Experiments in homogeneous and heterogeneous sand-packed columns showed that the foam mobility in the two cases could differ by two orders of magnitude. The difference is due to the generation of foam lamellae by snap-off for flow across an abrupt increase in permeability. This mechanism is shown to be dependent on the degree of permeability contrast and the gas fractional flow. It has important implications for the degree of gravity segregation of gas and liquid in field scale recovery processes.

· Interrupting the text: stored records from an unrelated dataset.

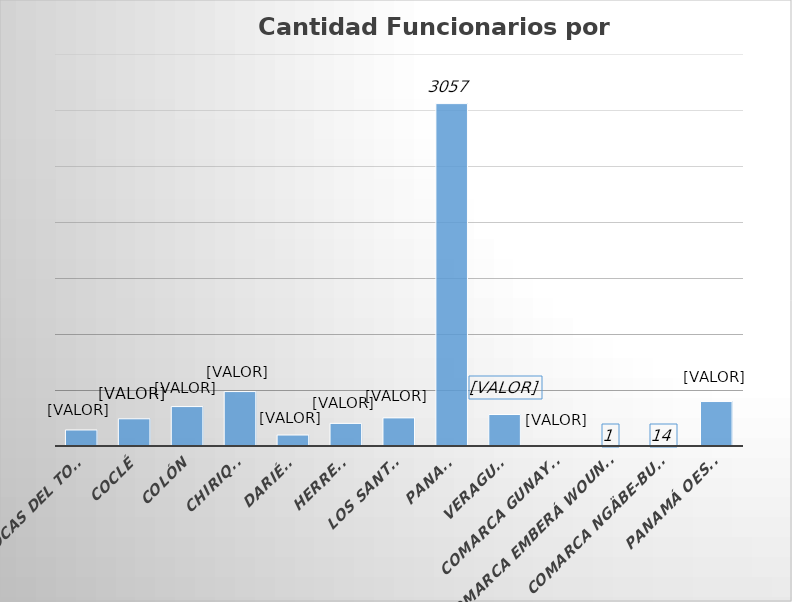
| Category | Cantidad  |
|---|---|
| BOCAS DEL TORO | 143 |
| COCLÉ | 243 |
| COLÓN | 352 |
| CHIRIQUÍ | 486 |
| DARIÉN | 98 |
| HERRERA | 202 |
| LOS SANTOS | 251 |
| PANAMÁ | 3057 |
| VERAGUAS | 281 |
| COMARCA GUNAYALA | 7 |
| COMARCA EMBERÁ WOUNAAN | 1 |
| COMARCA NGÄBE-BUGLÉ | 14 |
| PANAMÁ OESTE | 397 |
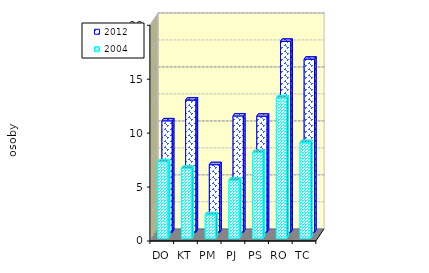
| Category | 2012 | 2004 |
|---|---|---|
| DO | 10.319 | 7.089 |
| KT | 12.243 | 6.489 |
| PM | 6.256 | 2.178 |
| PJ | 10.773 | 5.388 |
| PS | 10.747 | 7.948 |
| RO | 17.689 | 13.023 |
| TC | 16.033 | 8.87 |
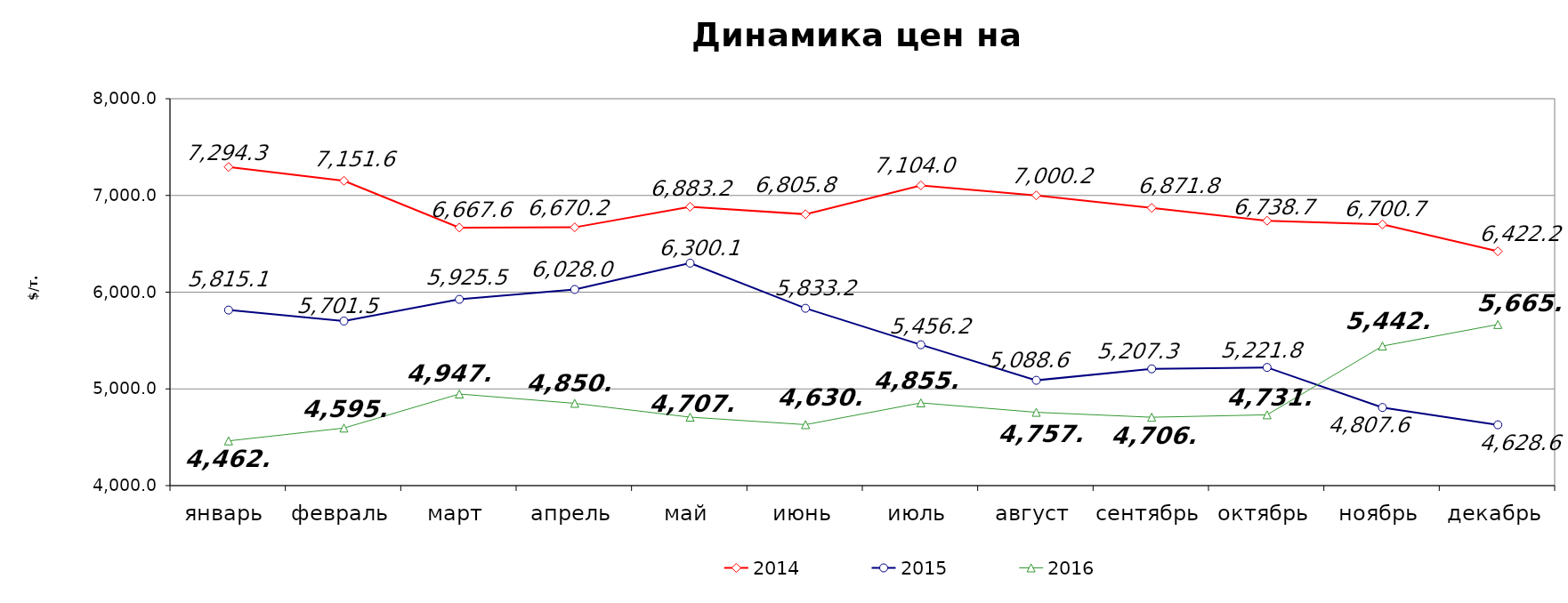
| Category | 2014 | 2015 | 2016 |
|---|---|---|---|
| январь | 7294.328 | 5815.07 | 4462.3 |
| февраль | 7151.58 | 5701.487 | 4594.96 |
| март | 6667.56 | 5925.455 | 4947.04 |
| апрель | 6670.24 | 6027.97 | 4850.55 |
| май | 6883.15 | 6300.078 | 4707.85 |
| июнь | 6805.8 | 5833.217 | 4630.27 |
| июль | 7104.02 | 5456.217 | 4855.358 |
| август | 7000.175 | 5088.56 | 4757.817 |
| сентябрь | 6871.829 | 5207.32 | 4706.786 |
| октябрь | 6738.73 | 5221.81 | 4731.761 |
| ноябрь | 6700.67 | 4807.629 | 5442.725 |
| декабрь | 6422.23 | 4628.595 | 5665.825 |

Foam has been used to improve the sweep efficiency of enhanced oil recovery processes 1–4 and aquifer remediation. 5–8 Gas as a bulk fluid has a very low viscosity compared to oil and water. However, when gas is a dispersed phase as in foam, its apparent viscosity is greatly increased, i.e., its mobility is greatly reduced. This reduced mobility is responsible for the improvement in sweep efficiency. Yet, foam still has a lower average density than resident liquids in a reservoir or aquifer. This density contrast tends to promote gravity segregation. Stone 9 and Jenkins 10 developed models to predict the extent of gravity segregation in water-alternating-gas (WAG) injection. A key parameter in this model is the permeability anisotropy or the kv/kh ratio, where kv and kh are vertical and horizontal permeabilities, respectively. This anisotropy is based on single-phase flow. We infer here from one-dimensional experiments and calculations that the effective anisotropy for foam flow in stratified systems may be much greater than for single-phase flow. The implication is that gravity segregation for foam flow in stratified systems may be much less than predicted by the Stone-Jenkins model.

Field test

Anisotropy in foam mobility was seen in an aquifer remediation field test that we conducted in a heterogeneous alluvial formation beneath Hill Air Force Base, Utah. 6,8 Foam was used to divert injected surfactant solution to zones of lower permeability and to the base of the aquifer where the contaminant was located. The field test showed that foam could be generated in situ and propagated even in a shallow unconfined aquifer. Air was injected alternating with aqueous surfactant solution at low injection pressure (2(8 psi above hydrostatic), and foam was produced at the multi-level monitoring well located 15 ft [4.6 m] away from the injector, as shown in Fig. 1. The photograph clearly shows foam being produced from the two upper intervals (B and C, see Fig. 2). Although the lowest monitoring interval A is producing emulsified contaminant in the photograph, foam was intermittently produced there as well even though it is below the injection interval. The observations indicated that foam was propagated horizontally despite relatively high foam mobility.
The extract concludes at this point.